Washing the egg removes the poo and the coating.

No source provided and this may just be some myth.

quesera 2 days ago | parent [-]

It's true. The bloom on the eggs protects them from whatever nastiness is on the outside.

This includes salmonella, which may be present if your flock is infected in the poop on the outside of the shell (remember hens only have one egress port), plus any other sources of environmental pathogens, of which there are many.

When the bloom is washed off the egg, pathogens have an easier time penetrating the shell and consuming the nutritious yummy bits inside. At room temperature, they can multiply rapidly. Refrigeration slows the rate of growth.

An unwashed egg retains the barrier, and stays fresh longer without refrigeration.

YMMV on household acceptance of dirty eggs on countertops, but they are cleaner than many other items within arms' reach that we are conditioned to not think about. :)

ndsipa_pomu a day ago | parent [-]

I happily keep eggs in the box on my kitchen worktop for maybe a couple of weeks without them going bad. They'll happily last longer, but the eggs won't be at their best.

Incidentally, I heard somewhere that using a ridge to crack eggs on (like the edge of a frying pan) isn't best as that can possibly drive a bit of poopy shell into the interior though if it's just about to be cooked and eaten then that's less problematic. I use the flat kitchen top to crack the shell instead which leads to the occasional amusing outcome of cracking it too hard and dumping the whole egg onto the worktop.

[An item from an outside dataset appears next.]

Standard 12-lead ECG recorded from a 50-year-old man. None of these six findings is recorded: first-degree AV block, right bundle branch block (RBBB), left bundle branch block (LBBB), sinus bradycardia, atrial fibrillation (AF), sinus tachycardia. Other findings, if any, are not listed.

quesera 18 hours ago | parent [-]

When we've had "too many" hens, we've had multiple large salad bowls full of eggs on the countertops. And that's after overwhelming our friends and neighbors.

They will easily last 4-6 weeks with no major degradation (i.e. still good for omelets, but use the freshest ones for poaching).

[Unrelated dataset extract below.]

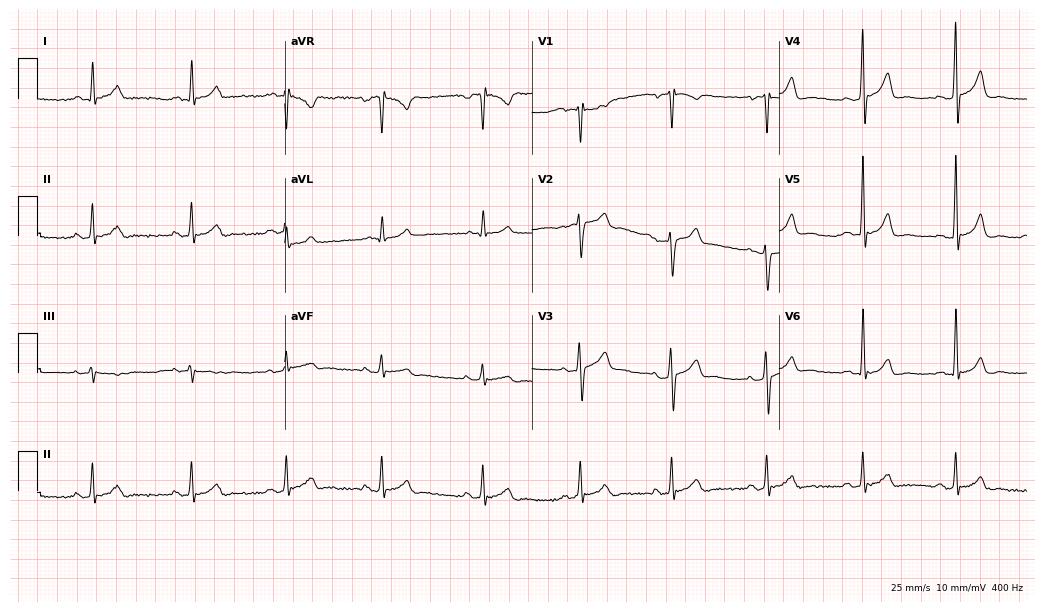
12-lead ECG from a 38-year-old man. Labelled as a normal ECG.

The forest predators eventually help moderate our egg surplus. Free range comes with risks, alas.

Interesting point about ridge-cracking. I'd never thought about it, but it makes sense and I will mend my ways! :)

andai 2 days ago | parent | prev | next [-]

That's a very cool fridge. But how much difference does that make in practice?

Air doesn't have much mass, right? How much energy does it actually cost to cool the air in a fridge? (vs the solid parts of the fridge, and the food)

Looks like the OP's fridge uses 10-20x less power than a typical fridge, is that entirely due to the air not spilling out?

cogwheel 2 days ago | parent | next [-]

Depends a lot on humidity. Condensing a fridge full of humid air releases a fair bit of heat.

Also a fuller fridge will have much more thermal mass and care less.

But yes, exchanging the entire air volume of a fridge every time you open it is very energy-wasteful.

lelandbatey 2 days ago | parent | prev [-]

Mostly yes. Upright fridge and freezer designs trade off efficiency for convenience (rooting around in a chest fridge/freezer can be annoying). https://youtu.be/CGAhWgkKlHI

Freak_NL 2 days ago | parent | prev [-]

The idea is nice, but one thing I use a refrigerator for constantly is putting rectangular things in there. A box of cake, half of the lasagne left over in its oven dish, various containers, et cetera. Even cartons of milk and yoghurt have a square or oblong horizontal plane. Those round shelves are ideal for cilinders with a small diameter; bottles of condiment and beer, basically.